> **Required action**
Extract each line holding the word "Category" from the entries.

> **Data**
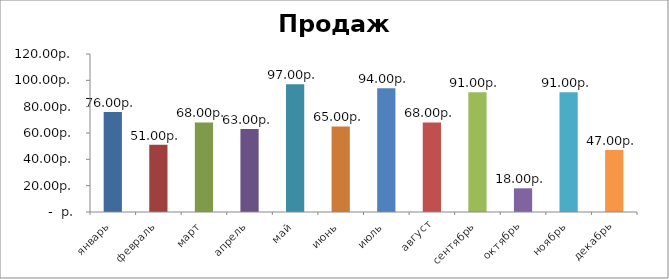
| Category | Продажи |
|---|---|
| январь | 76 |
| февраль | 51 |
| март | 68 |
| апрель | 63 |
| май | 97 |
| июнь | 65 |
| июль | 94 |
| август | 68 |
| сентябрь | 91 |
| октябрь | 18 |
| ноябрь | 91 |
| декабрь | 47 |
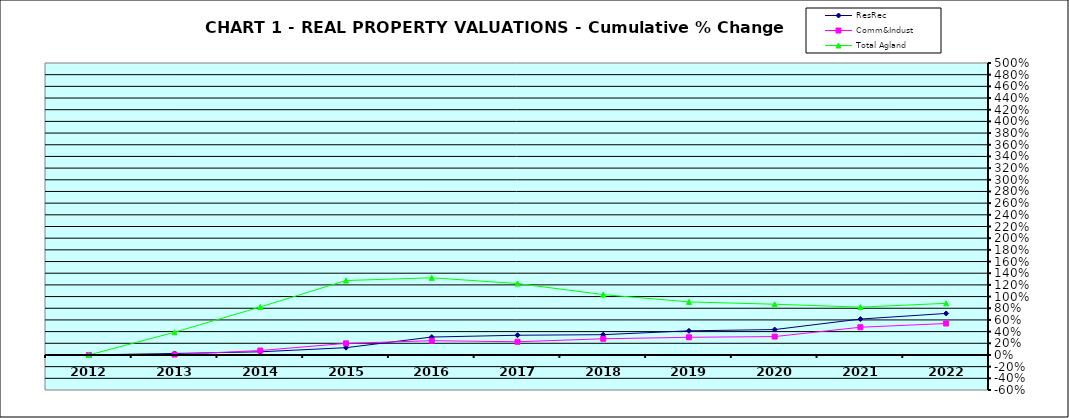
| Category | ResRec | Comm&Indust | Total Agland |
|---|---|---|---|
| 2012.0 | 0 | 0 | 0 |
| 2013.0 | 0.025 | 0.007 | 0.389 |
| 2014.0 | 0.054 | 0.076 | 0.822 |
| 2015.0 | 0.125 | 0.199 | 1.275 |
| 2016.0 | 0.307 | 0.244 | 1.321 |
| 2017.0 | 0.338 | 0.226 | 1.224 |
| 2018.0 | 0.347 | 0.277 | 1.034 |
| 2019.0 | 0.414 | 0.303 | 0.909 |
| 2020.0 | 0.435 | 0.315 | 0.869 |
| 2021.0 | 0.615 | 0.475 | 0.819 |
| 2022.0 | 0.711 | 0.539 | 0.884 |
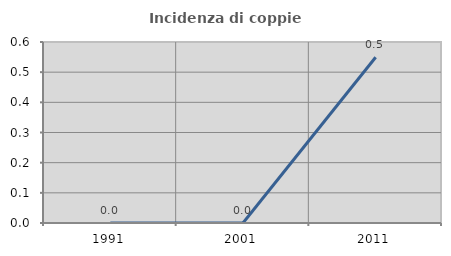
| Category | Incidenza di coppie miste |
|---|---|
| 1991.0 | 0 |
| 2001.0 | 0 |
| 2011.0 | 0.549 |
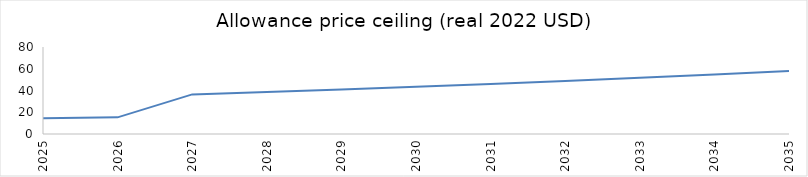
| Category | Series 0 |
|---|---|
| 2025.0 | 14.566 |
| 2026.0 | 15.294 |
| 2027.0 | 36.414 |
| 2028.0 | 38.599 |
| 2029.0 | 40.915 |
| 2030.0 | 43.37 |
| 2031.0 | 45.972 |
| 2032.0 | 48.73 |
| 2033.0 | 51.654 |
| 2034.0 | 54.753 |
| 2035.0 | 58.038 |
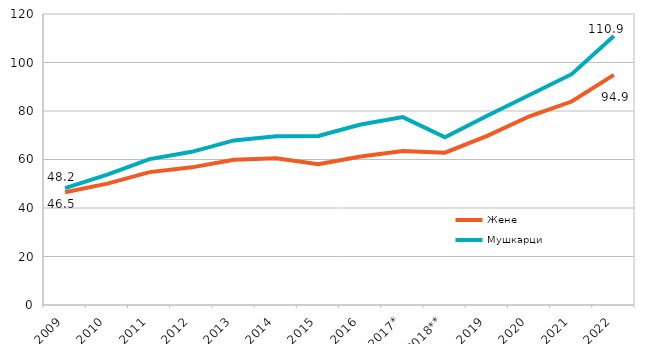
| Category | Жене | Мушкарци |
|---|---|---|
| 2009 | 46.489 | 48.197 |
| 2010 | 50.049 | 53.792 |
| 2011 | 54.792 | 60.148 |
| 2012 | 56.765 | 63.157 |
| 2013 | 59.891 | 67.86 |
| 2014 | 60.498 | 69.624 |
| 2015 | 58.063 | 69.725 |
| 2016 | 61.203 | 74.447 |
| 2017* | 63.49 | 77.466 |
| 2018** | 62.792 | 69.12 |
| 2019 | 69.73 | 78.029 |
| 2020 | 77.826 | 86.622 |
| 2021 | 83.908 | 95.178 |
| 2022 | 94.911 | 110.915 |

> **Expected answer**
| Category | Продажи |
| Category | ResRec | Comm&Indust | Total Agland |
| Category | Incidenza di coppie miste |
| Category | Series 0 |
| Category | Жене | Мушкарци |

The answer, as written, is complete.